Article By: Alice-Ginevra Micheli
Whenever an actor wants to foray into the world of directing, a communal breath is held. While they might be commendable in the roles they’ve played, who’s to say that their talents extend to a much more demanding and, arguably, important role? These were some thoughts that might have ran through the minds of those who invested, and expected, Paul Dano’s directorial debut, Wildlife.
Starring Jake Gyllenhaal and Carey Mulligan, the film is told from the point of view of Joe (Ed Oxenbould), their son, who begins to witness the breaking of his parents’ marriage set against the backdrop of 1950s small America.

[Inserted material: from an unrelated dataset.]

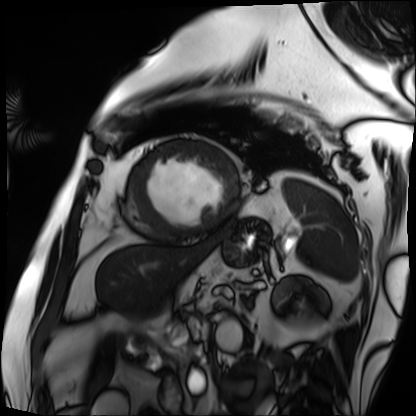
{"modality": "cardiac MRI", "cohort": "patient"}
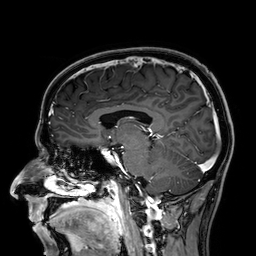
{"modality": {"type": "brain MRI", "field_strength": "3T"}, "series": "3D T1-weighted", "study_topic": "ring-enhancing brain masses"}

The best way to describe this film is to liken it to a piece of art. Mesmerizing in the way that it’s told, the story plays out at a melancholic pace, very deliberate in each scene it portrays. While there is plenty of drama present, there isn’t any great outbursts that serve as a center piece for the film. Rather, there’s simply a lot of moments that permeate the relationships of the characters, causing small yet permanent cracks in the overall façade.
It’s a story that’s probably been told time and time again, by the children of divorced parents, and even others who have been close to a couple as they begin to break. Setting it against a 1950s backdrop removes it from the fast paced environment that society currently finds itself in, and allows the audience to focus only on the three lead roles and their own vast, yet subtle emotional turmoil.

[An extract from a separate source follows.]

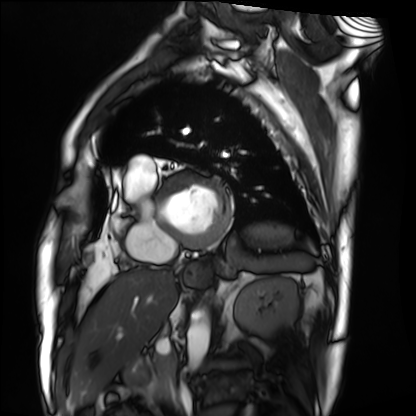
modality: cardiac MRI | subject group: patient.
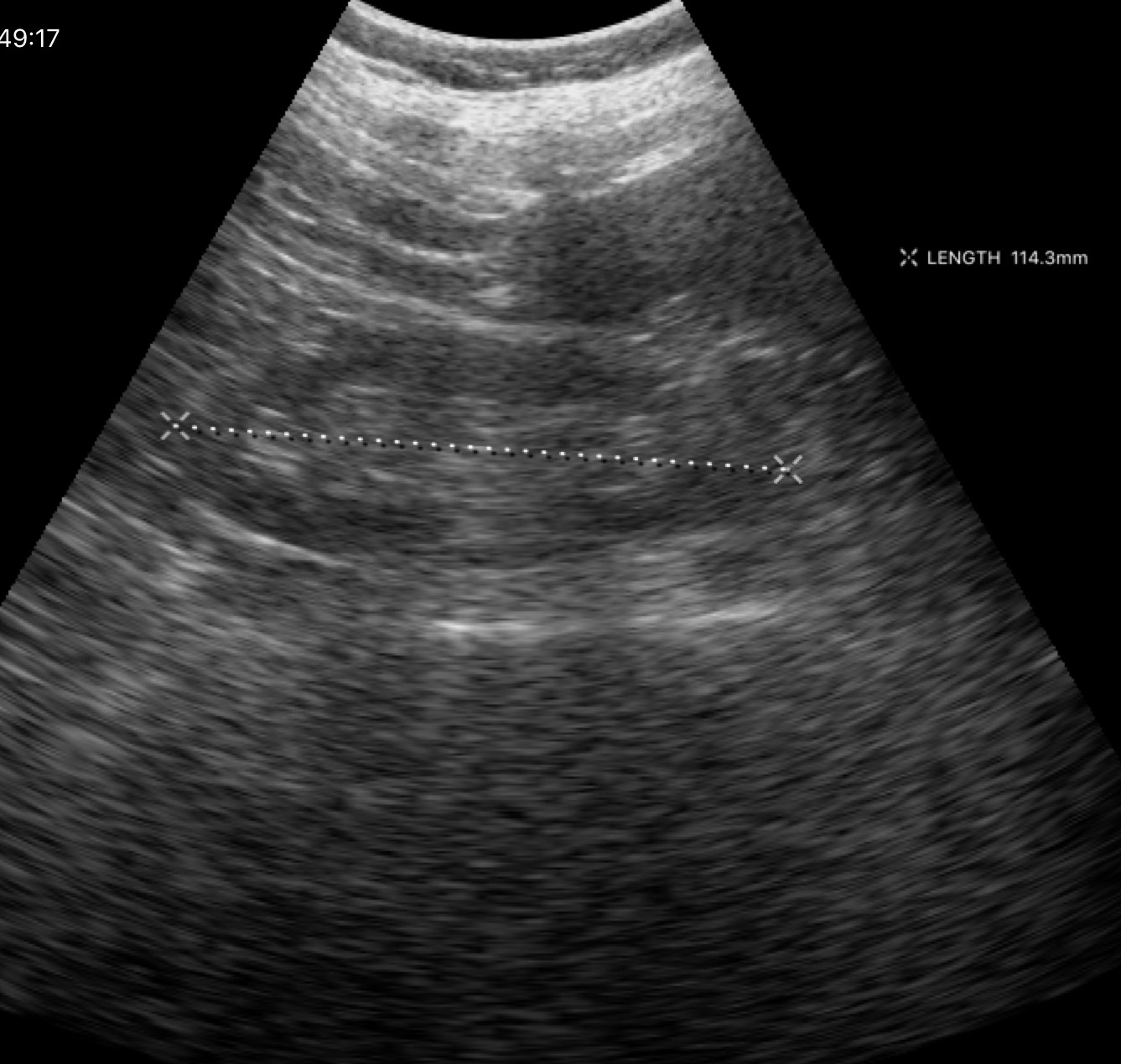
Genitourinary ultrasound.

Having been directed by an acclaimed actor, it’s no wonder that the performances delivered are up to par with some of each individual’s best work.
Gyllenhaal balances the role of a devoted, yet proud father who must find a job to support his family, while also trying to discover meaning in his repetitive life. His internal struggle is evident, as you witness him constantly have an inner battle between doing what’s best for those around him, and serving his own hopes and dreams. It’s a memorable performance from the actor, if only to see him play one of the most regular and downtrodden characters yet to surface in his career.

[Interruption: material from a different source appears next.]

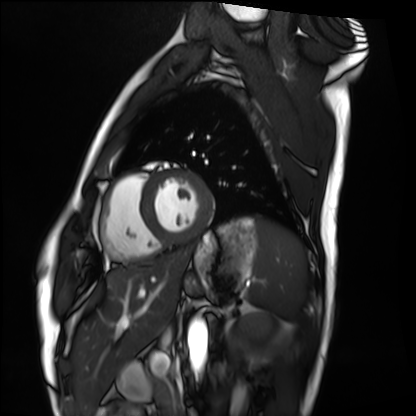
| field | value |
|---|---|
| modality | cardiac MRI |
| subject group | healthy volunteer |

Mulligan on the other hand, has the showier performance on screen. Known for playing quiet, demure, good-hearted people in the past, her character this time around is refreshingly amoral. A woman who is clearly sick of playing the housewife, her frustrations begin with small memories of nostalgia, and lead to behaviours which would have been considered scandalous in its chosen era. Shifting from the nurturing mother to the independent woman, you follow her make the choice between upholding her family and striking her own path, a journey that often has her make controversial decisions that are intriguing to watch play out.
Finally as the protagonist, relative newcomer Ed Oxenbould creates a concrete base on which the audience can play witness to the events occurring onscreen. Often simply watching what is happening from the sidelines, a lot of his acting is in the small gestures and emotions that play out on his face throughout the film. Clearly a reserved young man, the film hinges on witnessing his inner turmoil only through his restrained actions, as his life slowly begins to come apart at the seams. A difficult role that would have required a tricky balance between serious and dull, Oxenbould manages to pull it off in a respectful and, in fact, impressive manner.
In long, while small in its scale, this is a film that, as it’s played out, is clearly done so by a deliberate and artistic hand. Bathed in a constant, almost sepia tone to match with the era in which it’s set, the happenings within fit not just the mood but also the atmosphere, coming together almost flawlessly in its cohesiveness. Seemingly mundane in the way it’s told, it only enhances the personal drama, letting the audience in on the fact that sometimes the worst thing that can happen to a person is too small for the rest of the world to notice. It’s a film that proliferates its message and then emphasizes it, going against a common phrase and twisting it, stating that sometimes the biggest tragedies happen not with a bang, but with a fizzle.
If the audience goes in based off the names at the top of the board, expecting something exciting, they might walk out disappointed by how minimalistic the film is. This is a quiet tale, told from the perspective of a young man, and in the realistic manner in which he witnesses his own heartbreak. With that there isn’t a need for giant moments or exciting outbursts, and therefore focuses more on the idea of character than on making the experience an event in and of itself.
Wildlife is art for the cinema. Quiet in its nature and tragic in its melancholy, it’s recommended for those who want to witness the directorial debut by an actor who is working the notion that the most important aspect of film is the characters and their inner most nature.